UK Corporate Governance
An overview of recent corporate governance developments in the UK and the EU.
Corporate governance reforms
UK Government consultation on corporate governance: on 29 November 2016, the Government published a Green Paper on corporate governance which "focusses on ensuring that executive pay is properly aligned to long-term performance, giving greater voice to employees and consumers in the boardroom, and raising the bar for governance standards in the largest privately-held companies."
The Green Paper sets out the problems that the Government wants to tackle and various potential options for solving the problems. The Government states that, at this stage, it does not have preferred options. The responses to the Green Paper will be used to help the Government understand the strengths and weaknesses of the different options and build a better evidence base before deciding which of them to develop further.
The Green Paper states that its aim is "to consider what changes might be appropriate in the corporate governance regime to help ensure that we have an economy that works for everyone." It focusses on three specific aspects of corporate governance:
- executive pay
- strengthening the employee, customer and supplier voice, and
- whether the UK’s largest privately-held companies - where they are of similar size and economic significance to public companies - should be expected to meet certain minimum standards of corporate governance.
Comments are due by 17 February 2017.
Committee inquiry on corporate governance: on 16 September 2016, the BIS House of Commons Select Committee launched an inquiry on corporate governance. This focusses on executive pay, directors’ duties and boardroom composition, including worker representation and gender balance in executive positions.
The Committee’s terms of reference include:
- whether company law is sufficiently clear on the role of directors and non-executive directors, and whether those duties are the right ones
- whether companies should have additional duties to promote greater transparency eg around the role of advisers
- whether there is an effective voice and challenge to boardroom decisions
- how executive pay should take account of companies’ long-term performance and whether it should reflect the value added by executives relative to more junior employees
- whether there is any evidence that executive pay is too high and how (if at all) the government should seek to influence to control it
- what more should be done to increase the number of women in executive positions on boards, and
- whether there should be worker representation on boards and/or remuneration committees.
Submissions were requested by 26 October 2016.

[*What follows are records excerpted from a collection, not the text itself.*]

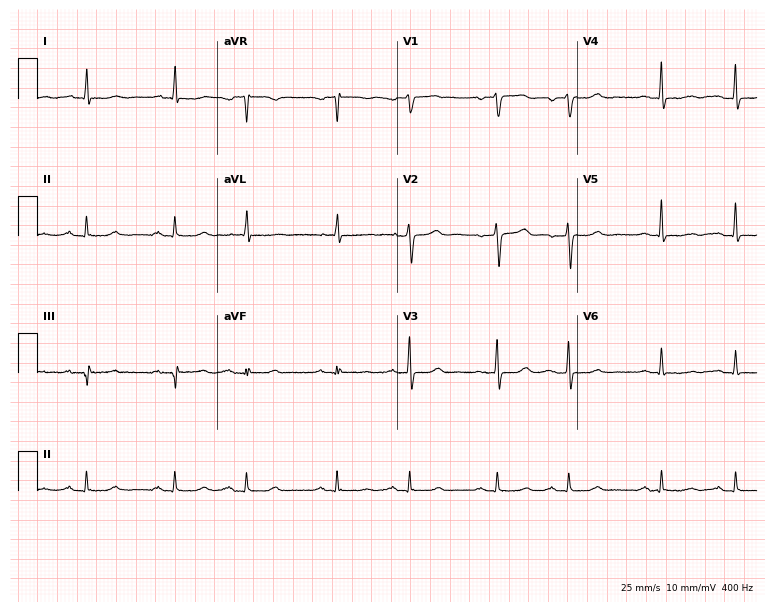
12-lead ECG (7.3-second recording at 400 Hz) from a 74-year-old female. Screened for six findings — first-degree AV block, right bundle branch block, left bundle branch block, sinus bradycardia, atrial fibrillation, sinus tachycardia — none is recorded. Findings outside these six are not listed.
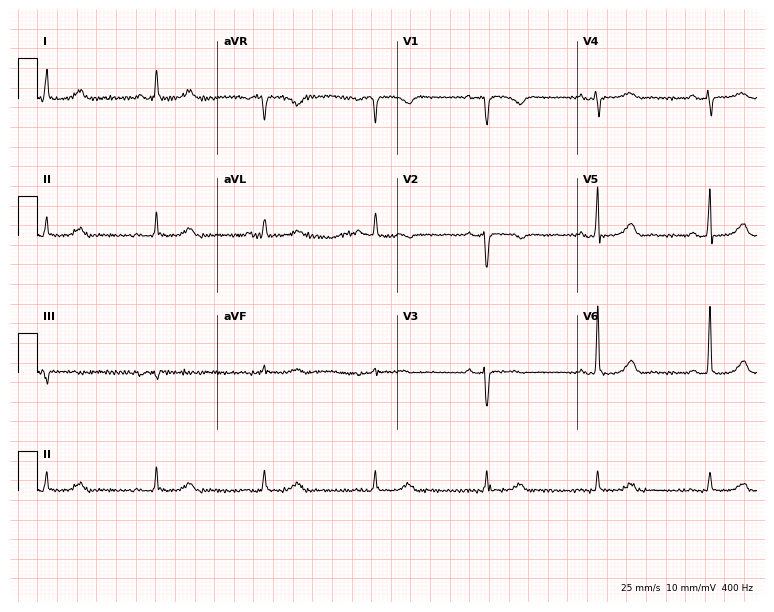
Standard 12-lead ECG recorded from a woman, 69 years old (7.3-second recording at 400 Hz). Read as a normal ECG.
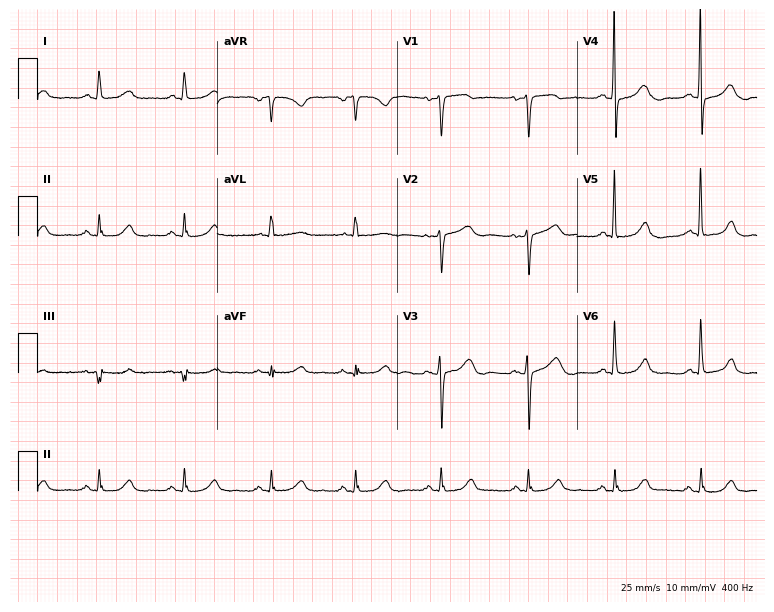
Standard 12-lead ECG recorded from a woman, 77 years old. None of these six findings is recorded: first-degree AV block, right bundle branch block (RBBB), left bundle branch block (LBBB), sinus bradycardia, atrial fibrillation (AF), sinus tachycardia. Only these six findings were labelled.

Corporate culture: on 20 July 2016, the Financial Reporting Council (FRC) published its report on corporate culture and the role of boards (following its invitation to participate published in October 2015). The FRC’s key observations are:
- Recognise the value of culture: a healthy corporate culture is vital to the creation and protection of long-term value. The board’s role is to determine the company’s purpose and ensure that the company’s values, strategy and business model are aligned to it. Directors should not wait for a crisis before they focus on company culture.

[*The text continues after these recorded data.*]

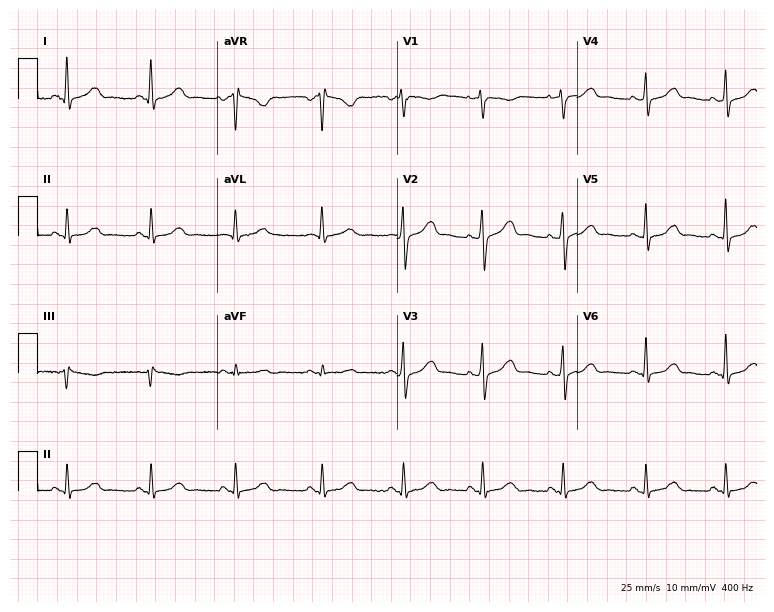
Standard 12-lead ECG recorded from a female patient, 46 years old (7.3-second recording at 400 Hz). None of these six findings is recorded: first-degree AV block, right bundle branch block (RBBB), left bundle branch block (LBBB), sinus bradycardia, atrial fibrillation (AF), sinus tachycardia. Only these six findings were labelled.
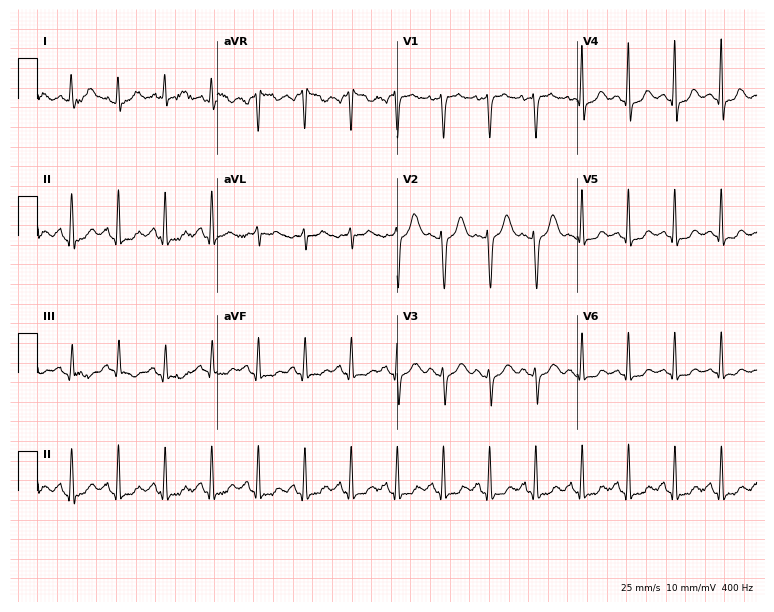
12-lead ECG from a 49-year-old woman (7.3-second recording at 400 Hz). Shows sinus tachycardia (a sinus rate of 100 beats per minute or more).
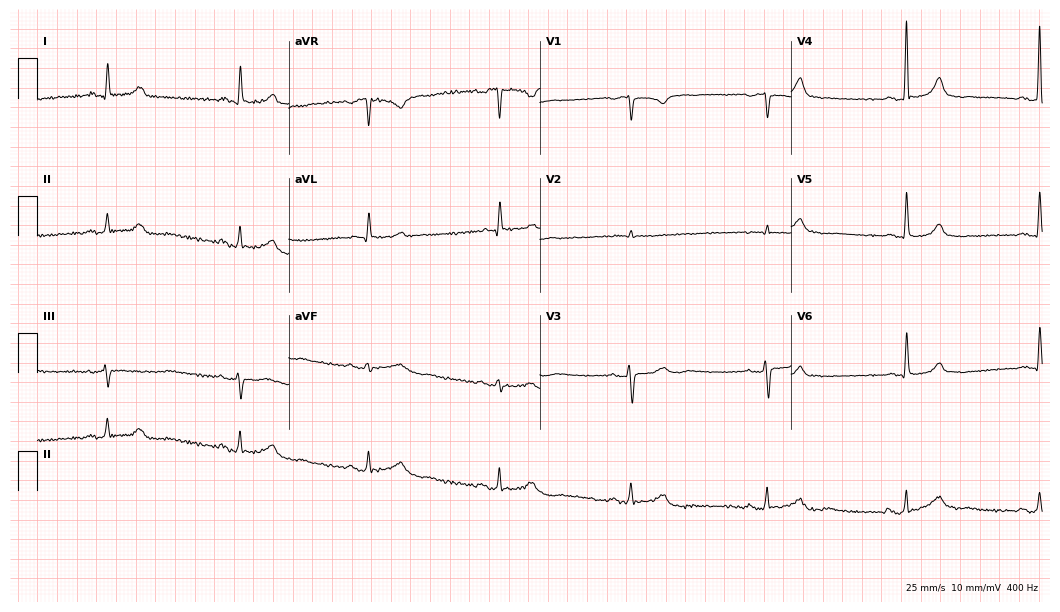
12-lead ECG (10.2-second recording at 400 Hz) from a 64-year-old female. Findings include sinus bradycardia (a sinus rate of 50 beats per minute or less).

- Be open and accountable: openness and accountability matter at every level and should be demonstrated in the way that the company conducts business and engages with and reports to stakeholders. This involves respecting a wide range of stakeholder interests.
- Embed and ingrate: the company’s values should inform the behaviours that are expected of all employees and suppliers. HR, internal audit, ethics, compliance and risk functions should be empowered and resourced to embed values and assess culture effectively. Their voice in the boardroom should be strengthened.
- Align values and incentives: the performance management and rewards system should support and encourage behaviours consistent with the company’s purpose, values, strategy and business model. The board is responsible for explaining this alignment clearly to shareholders, employees and other stakeholders.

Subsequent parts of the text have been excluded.